Every record below must be retyped exactly, with the pictures left out.
Start of EXTRACTED INFORMATION
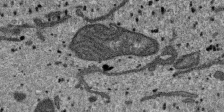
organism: Human
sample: Lung epithelial cells, uninfected (mock) control
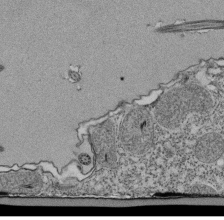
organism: Tetrahymena
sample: Cilia in tetrahymena
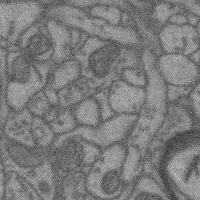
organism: Mouse
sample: Cerebral cortex
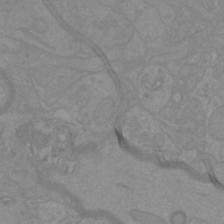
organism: Mouse
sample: Cortical neurons
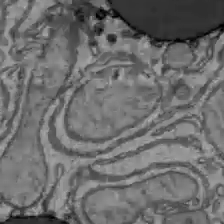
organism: C57BL Mouse
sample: Liver
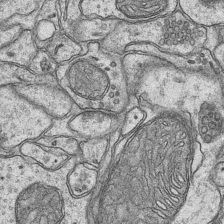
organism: Mouse
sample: CA1 Hippocampus
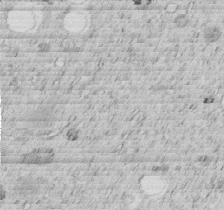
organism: C. elegans
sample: C. elegans embryo early stage
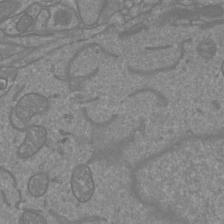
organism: Mouse
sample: Cortical neurons
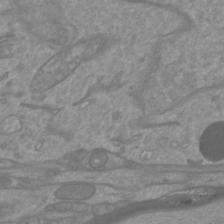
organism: Mouse
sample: Cortical neurons
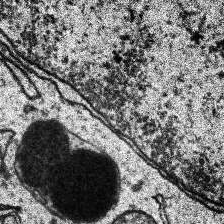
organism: Human
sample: Temporal Lobe
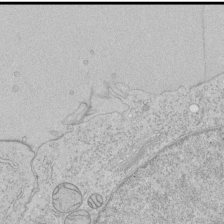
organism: Human
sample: Mitochondria in HCT116 cells
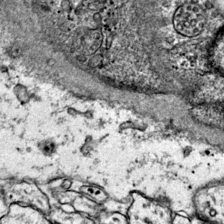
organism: Mouse
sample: Primary visual cortex
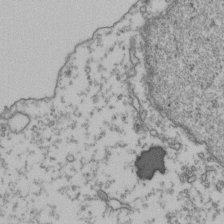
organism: Human
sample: Activated Jurkat CD4+ T cells
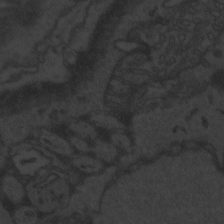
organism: Zebrafish
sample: Macrophage infected with Toxoplasma gondii
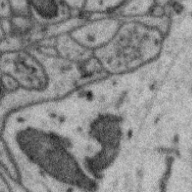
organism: Zebra finch
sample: Brain
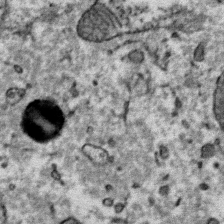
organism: Mouse
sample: Mouse Salivary gland
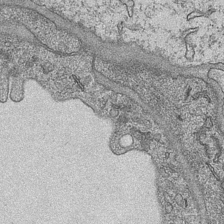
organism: Mouse
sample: CA1 Hippocampus
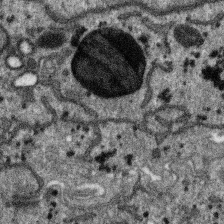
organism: Human
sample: Lung epithelial cells infected with SARS-CoV-2
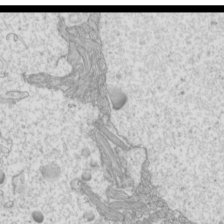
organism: Mouse
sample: Cilia; mouse epididymis
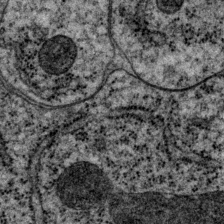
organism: P. pacificus
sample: Pharynx
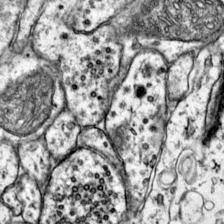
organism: Mouse
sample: Primary visual cortex
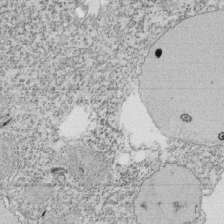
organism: Tetrahymena
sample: Cilia in tetrahymena
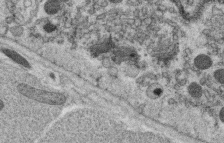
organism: C. elegans
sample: C. elegans oocyte; sperm cells
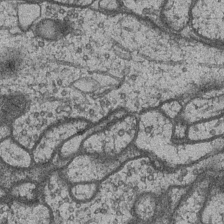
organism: Drosophila
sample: Optic medulla
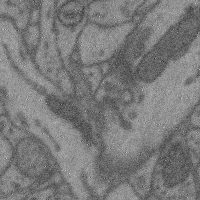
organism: Mouse
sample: Cerebral cortex
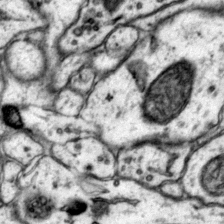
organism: Mouse
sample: Primary visual cortex
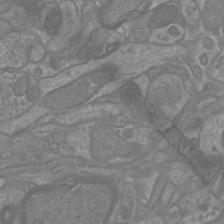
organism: Mouse
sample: Cortical neurons
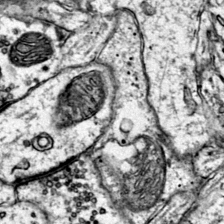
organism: Mouse
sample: Primary visual cortex
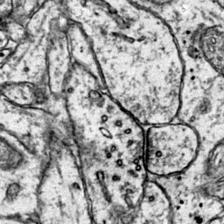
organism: Mouse
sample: Primary visual cortex
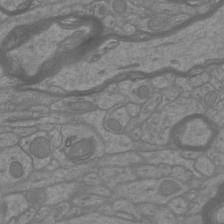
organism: Mouse
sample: Cortical neurons
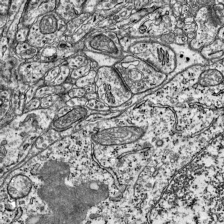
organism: Mouse
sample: Visual Cortex
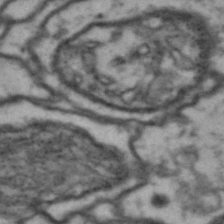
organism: Drosophila
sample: Brain
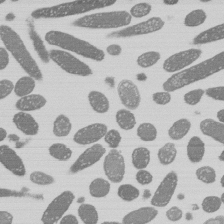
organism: E. coli
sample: Bacterial nucleoid
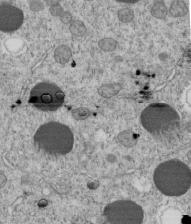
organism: C. elegans
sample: C. elegans embryo early stage
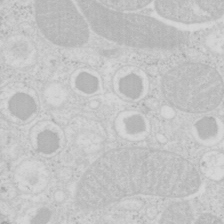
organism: Mouse
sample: Pancreas
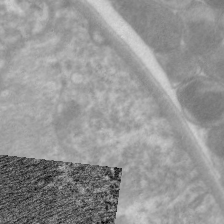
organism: C. elegans
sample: Pharynx
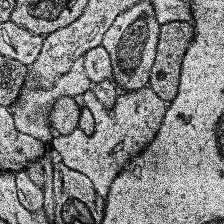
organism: Human
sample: Temporal Lobe
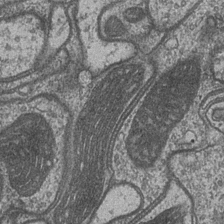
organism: Drosophila
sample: Optic medulla
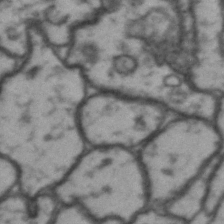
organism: Drosophila
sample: Brain
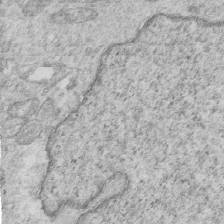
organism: Mouse
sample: Multiciliated cells
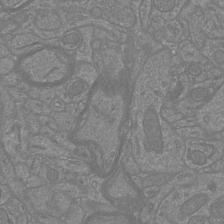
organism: Mouse
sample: Cortical neurons
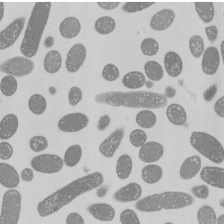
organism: E. coli
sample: Bacterial nucleoid
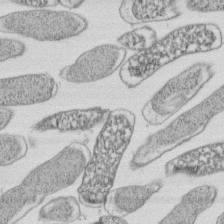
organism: E. coli
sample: Bacterial nucleoid
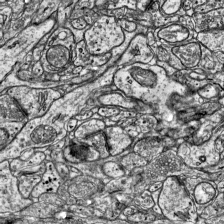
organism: Mouse
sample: Visual Cortex
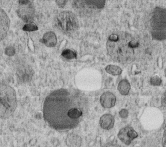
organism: C. elegans
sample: C. elegans embryo early stage
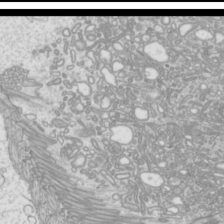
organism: Mouse
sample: Cilia; mouse epididymis
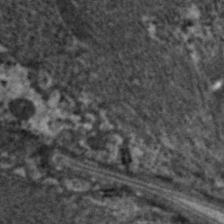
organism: C. elegans
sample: Pharynx
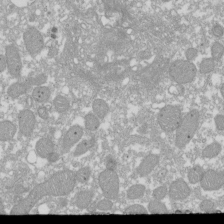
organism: Xenopus
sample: Cilia; centrioles in frog embryo cells
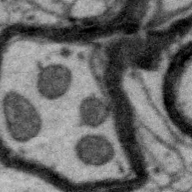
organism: Zebra finch
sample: Brain
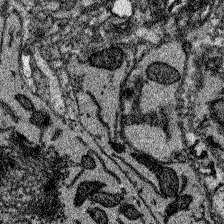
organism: Zebrafish
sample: Larval olfactory bulb
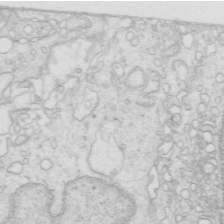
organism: Mouse
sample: Multiciliated cells
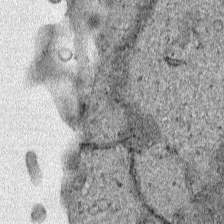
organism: Human
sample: Mitochondria in HCT116 cells
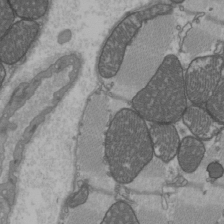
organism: C57BL Mouse
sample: Heart
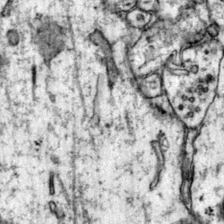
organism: Mouse
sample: Primary visual cortex
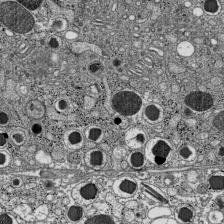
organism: C57BL Mouse
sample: Pancreatic islet
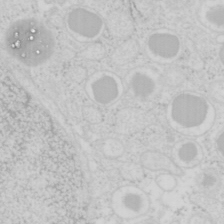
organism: Mouse
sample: Pancreas
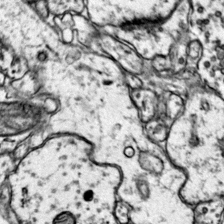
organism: Mouse
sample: Primary visual cortex
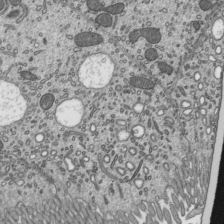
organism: Mouse
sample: Mouse epididymis efferent ductule cilia
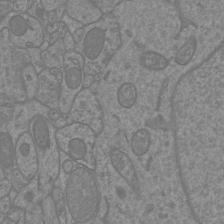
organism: Mouse
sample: Cortical neurons
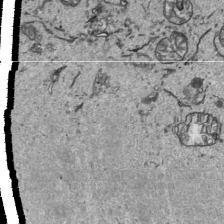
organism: Human
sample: Mitochondria in HCT116 cells
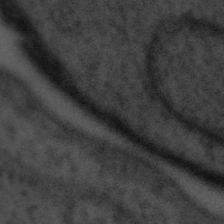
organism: Tuwongella immobilis
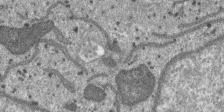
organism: Human
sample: Lung epithelial cells infected with SARS-CoV-2
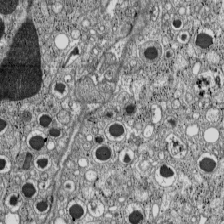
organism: C57BL Mouse
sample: Pancreatic islet
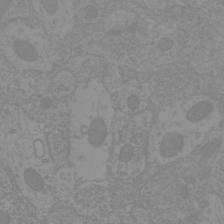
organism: Mouse
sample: Cortical neurons
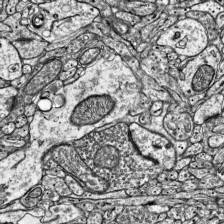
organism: Mouse
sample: Visual Cortex
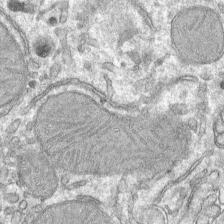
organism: Mouse
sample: Mouse hepatocytes
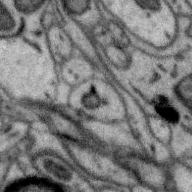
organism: Zebra finch
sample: Brain
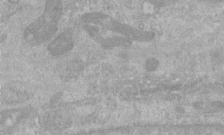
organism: Human
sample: Centriole in RPE cells
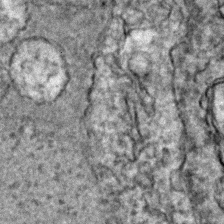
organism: Zebrafish
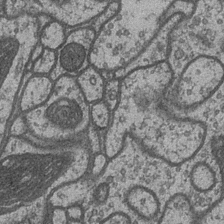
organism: Drosophila
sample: Optic medulla
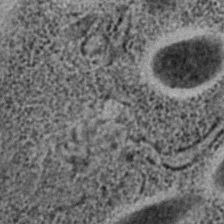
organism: C. elegans
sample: C. elegans embryo
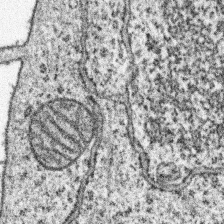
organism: Human
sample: HeLa cells
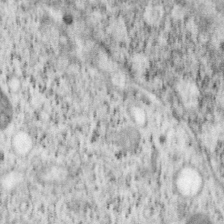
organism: Mouse
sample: OT-I killer T cells with ID8 ovarian cancer cells
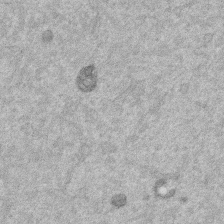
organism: Mouse
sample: Dividing mouse embryo 1 cell stage
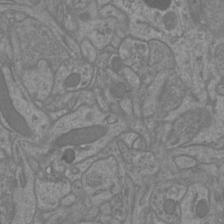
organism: Mouse
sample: Cortical neurons
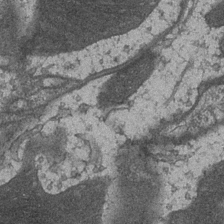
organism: Drosophila
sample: Optic medulla
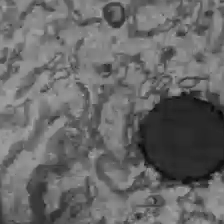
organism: C57BL Mouse
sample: Liver
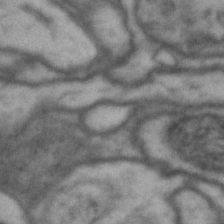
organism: Drosophila
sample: Brain
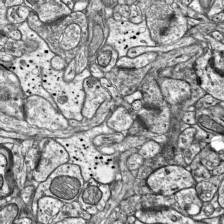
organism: Mouse
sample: Visual Cortex
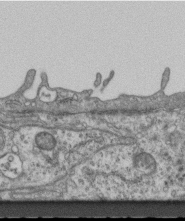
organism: Mouse
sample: Centriole in ependymal cells
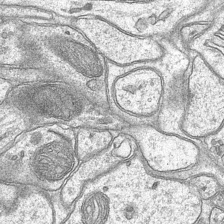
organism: Mouse
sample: CA1 Hippocampus
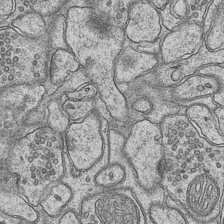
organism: Mouse
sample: CA1 Hippocampus
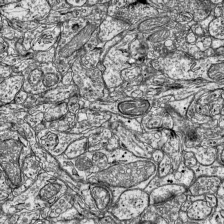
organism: Mouse
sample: Visual Cortex
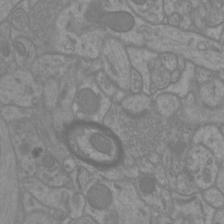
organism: Mouse
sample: Cortical neurons
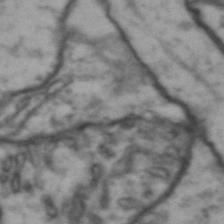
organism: Drosophila
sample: Brain
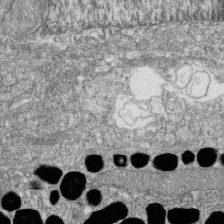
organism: Zebrafish
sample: Cilia; retinal pigment epithelium
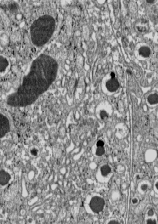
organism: C57BL Mouse
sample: Pancreatic islet
End of EXTRACTED INFORMATION
- ANSWER TO THE PROBLEM
organism: Human
sample: Lung epithelial cells, uninfected (mock) control
organism: Tetrahymena
sample: Cilia in tetrahymena
organism: Mouse
sample: Cerebral cortex
organism: Mouse
sample: Cortical neurons
organism: C57BL Mouse
sample: Liver
organism: Mouse
sample: CA1 Hippocampus
organism: C. elegans
sample: C. elegans embryo early stage
organism: Mouse
sample: Cortical neurons
organism: Mouse
sample: Cortical neurons
organism: Human
sample: Temporal Lobe
organism: Human
sample: Mitochondria in HCT116 cells
organism: Mouse
sample: Primary visual cortex
organism: Human
sample: Activated Jurkat CD4+ T cells
organism: Zebrafish
sample: Macrophage infected with Toxoplasma gondii
organism: Zebra finch
sample: Brain
organism: Mouse
sample: Mouse Salivary gland
organism: Mouse
sample: CA1 Hippocampus
organism: Human
sample: Lung epithelial cells infected with SARS-CoV-2
organism: Mouse
sample: Cilia; mouse epididymis
organism: P. pacificus
sample: Pharynx
organism: Mouse
sample: Primary visual cortex
organism: Tetrahymena
sample: Cilia in tetrahymena
organism: C. elegans
sample: C. elegans oocyte; sperm cells
organism: Drosophila
sample: Optic medulla
organism: Mouse
sample: Cerebral cortex
organism: Mouse
sample: Primary visual cortex
organism: Mouse
sample: Cortical neurons
organism: Mouse
sample: Primary visual cortex
organism: Mouse
sample: Primary visual cortex
organism: Mouse
sample: Cortical neurons
organism: Mouse
sample: Visual Cortex
organism: Drosophila
sample: Brain
organism: E. coli
sample: Bacterial nucleoid
organism: C. elegans
sample: C. elegans embryo early stage
organism: Mouse
sample: Pancreas
organism: C. elegans
sample: Pharynx
organism: Human
sample: Temporal Lobe
organism: Drosophila
sample: Optic medulla
organism: Drosophila
sample: Brain
organism: Mouse
sample: Multiciliated cells
organism: Mouse
sample: Cortical neurons
organism: E. coli
sample: Bacterial nucleoid
organism: E. coli
sample: Bacterial nucleoid
organism: Mouse
sample: Visual Cortex
organism: C. elegans
sample: C. elegans embryo early stage
organism: Mouse
sample: Cilia; mouse epididymis
organism: C. elegans
sample: Pharynx
organism: Xenopus
sample: Cilia; centrioles in frog embryo cells
organism: Zebra finch
sample: Brain
organism: Zebrafish
sample: Larval olfactory bulb
organism: Mouse
sample: Multiciliated cells
organism: Human
sample: Mitochondria in HCT116 cells
organism: C57BL Mouse
sample: Heart
organism: Mouse
sample: Primary visual cortex
organism: C57BL Mouse
sample: Pancreatic islet
organism: Mouse
sample: Pancreas
organism: Mouse
sample: Primary visual cortex
organism: Mouse
sample: Mouse epididymis efferent ductule cilia
organism: Mouse
sample: Cortical neurons
organism: Human
sample: Mitochondria in HCT116 cells
organism: Tuwongella immobilis
organism: Human
sample: Lung epithelial cells infected with SARS-CoV-2
organism: C57BL Mouse
sample: Pancreatic islet
organism: Mouse
sample: Cortical neurons
organism: Mouse
sample: Visual Cortex
organism: Mouse
sample: Mouse hepatocytes
organism: Zebra finch
sample: Brain
organism: Human
sample: Centriole in RPE cells
organism: Zebrafish
organism: Drosophila
sample: Optic medulla
organism: C. elegans
sample: C. elegans embryo
organism: Human
sample: HeLa cells
organism: Mouse
sample: OT-I killer T cells with ID8 ovarian cancer cells
organism: Mouse
sample: Dividing mouse embryo 1 cell stage
organism: Mouse
sample: Cortical neurons
organism: Drosophila
sample: Optic medulla
organism: C57BL Mouse
sample: Liver
organism: Drosophila
sample: Brain
organism: Mouse
sample: Visual Cortex
organism: Mouse
sample: Centriole in ependymal cells
organism: Mouse
sample: CA1 Hippocampus
organism: Mouse
sample: CA1 Hippocampus
organism: Mouse
sample: Visual Cortex
organism: Mouse
sample: Cortical neurons
organism: Drosophila
sample: Brain
organism: Zebrafish
sample: Cilia; retinal pigment epithelium
organism: C57BL Mouse
sample: Pancreatic islet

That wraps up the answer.